The grades of activated carbon used in an aquarium will be those produced from coal in China and India by the hundreds of thousands of tons. This cheap activated carbon is highly variable and unpredictable in its performance. It will NOT remove ammonia.
I had a piece of Mopani which kept putting out tannic acid which colored the water yellow. I had to try three different brands of carbon before I found one which worked and removed the tannic acid. Aquarium carbon performance is not rated anywhere so it is HIGHLY variable.
HMA or “Heavy Metal Axe”
Many discus keepers use a water filtration system called “heavy metal axe” (HMA) to filter water prior to adding to the aquarium. This typically consists of a sediment cartridge followed by two carbon cartridges of different grades, sometimes followed by a cation exchange resin.
HMAs MAY be effective against chloramines when fresh and IF the supplier has used the proper resins and carbon.
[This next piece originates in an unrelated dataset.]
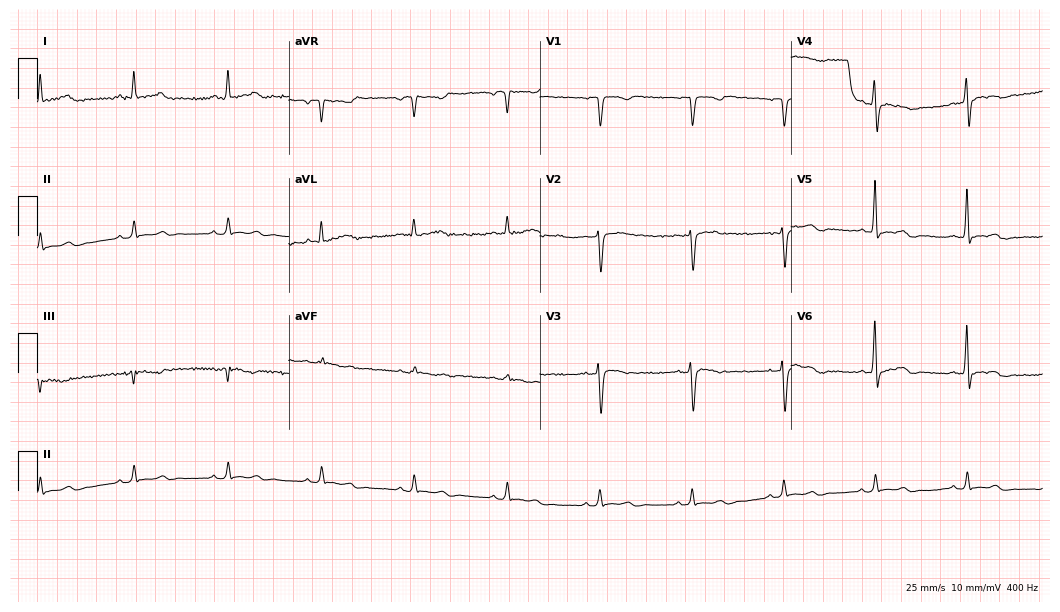
Electrocardiogram (10.2-second recording at 400 Hz), a 58-year-old male patient. Overall reading on record: normal ECG.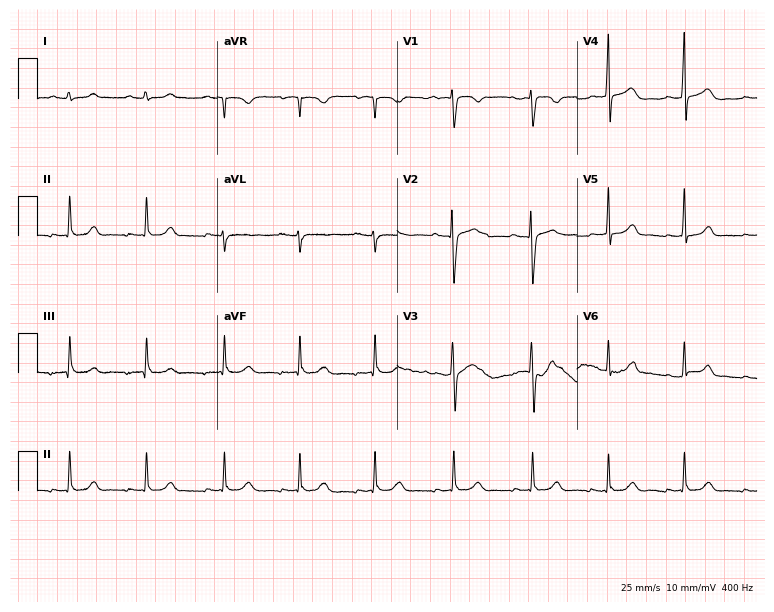
12-lead ECG (7.3-second recording at 400 Hz) from a woman, 29 years old. Labelled as a normal ECG.

But there are some problems:
- There is no way to know when the carbon will wear out with chloramines, could be two months, could be two days.
- The water must flow through the filter VERY slowly in order for even the best grades of carbon to be effective against chloramines.
- A little sodium thiosulfate is much more dependable and is much cheaper
The whole HMA thing with heavy metals is one big scam.
- For one thing there are no heavy metals that need removing from drinking water.
- Secondly the tiny amount of heavy metals present (largely iron and manganese) are in ionic form and activated carbon removes NOTHING that is ionic.
But discus keepers around the world swear by HMAs and will continue to use them, making large profits for some enterprising marketers. Such is the nature of the beast.
Carbon can Cause Hole-in-the-head Syndrome
Note that certain activated carbons can cause hole-in-the-head syndrome in saltwater fish. The work which established this was very conclusive and can’t be challenged (“Effects of Full-stream Carbon Filtration on the Development of Head and Lateral Line Erosion Syndrome (HLLES) in Ocean Surgeon”, studies done by the Toledo Zoo and Jay Hemdal, 2020 and “The Role of Activated Lignite Carbon in the Development of Head and Lateral Line Erosion in the Ocean Surgeon”, Hemdal et al). Whether this holds for freshwater is unknown. Since carbon is of little use in the aquarium it really isn’t a concern.